Этот поцелуй был похож на взрыв. Сознание, время, пространство исчезли. Остались только огонь и жар.
Мысли дико плясали, кровь кипела, тело двигалось в древнейшем на свете ритме, перед глазами плыли цветные круги. Какая нежная пытка, какая сладкая мука…
— Долорес… — хрипло прошептал Эдвин, слегка отстранился и, тяжело и часто дыша, пытливо посмотрел в ее глаза. Его тело напряглось.
Она видела в этом взгляде голод, страсть… и нежность. Он ласково убрал с ее лба влажную прядь волос, и этого Долорес уже не выдержала.

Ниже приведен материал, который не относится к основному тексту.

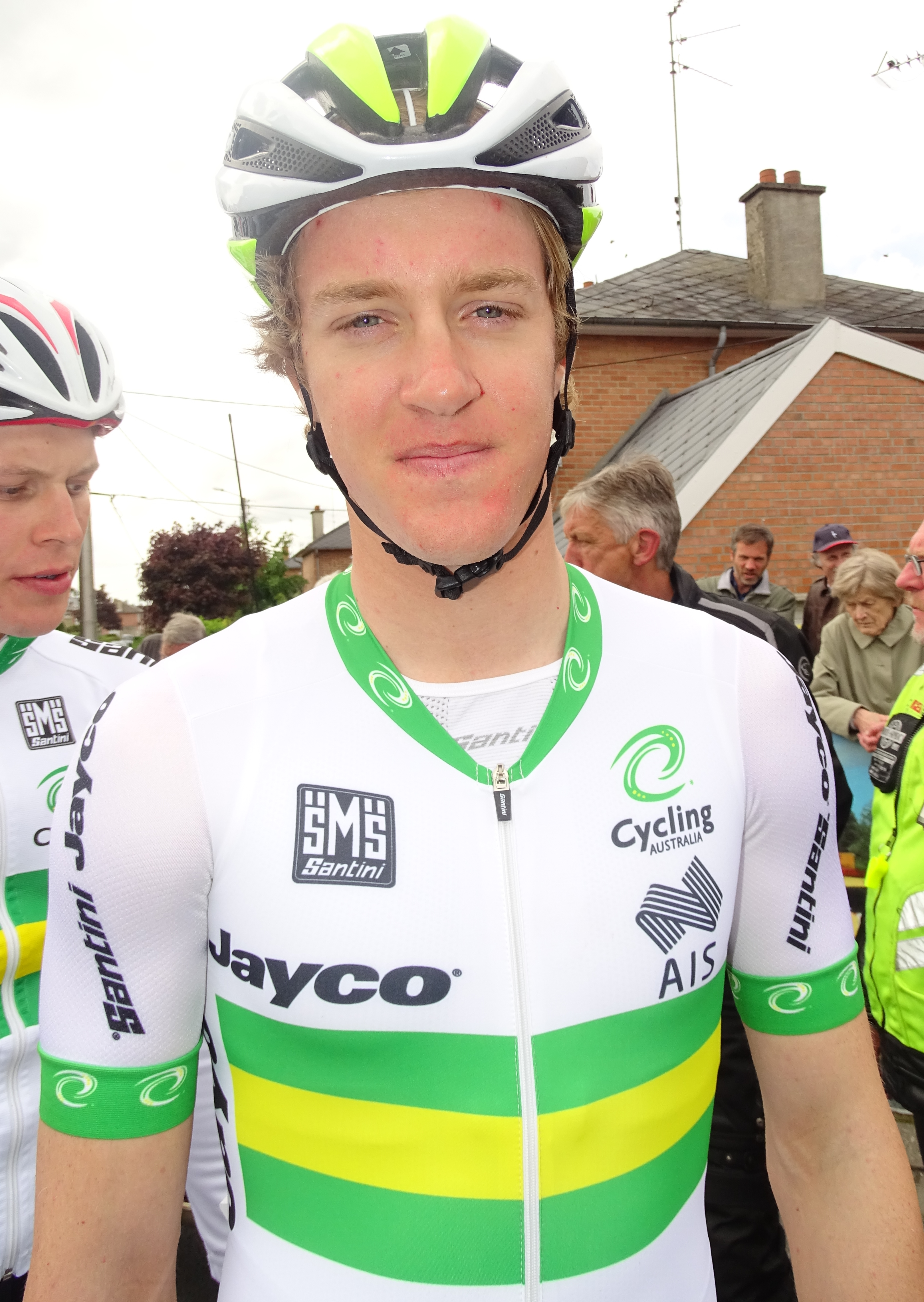 Reportage réalisé le vendredi 20 mai 2016 à l'occasion du départ de la première étape du Paris-Arras Tour 2016 à Douchy-les-Mines, Nord, Nord-Pas-de-Calais-Picardie, France.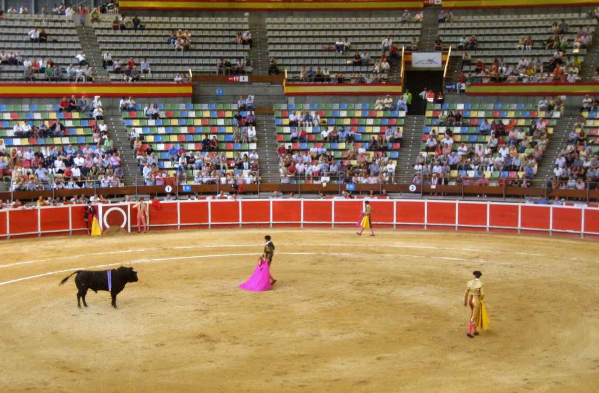 Touradas no Coliseum da Coruña no verán de 2012

— Я хотел, чтобы это тянулось долго, — все еще слегка задыхаясь, сказал Оливер. Уголок его рта предательски пополз вверх. — Но… ничего не могу с собой поделать…
— Я тоже… — пробормотала Долорес, чувствуя, как ее тело изнывает и содрогается от желания, и прикоснулась ладонью к его влажному, теплому лицу. — Хочу тебя до боли, — страстно прошептала она. — Я не знала, что могу так хотеть, что способна на такое…
Эдвин негромко ахнул, прижался к ее губам и ритмично задвигался. Она чувствовала себя наполненной. Наполненной им, любовью и неистовым, яростным желанием.
— О, — стонала она. — О, о-о… — И это наконец случилось. Любовников подхватил ураган, унес в небеса… А потом они вцепились друг в друга и кувырком полетели в бездонную пропасть…
Измученные, переполненные наслаждением, они лежали в объятиях друг друга на смятых простынях. Долорес никогда не чувствовала себя более счастливой.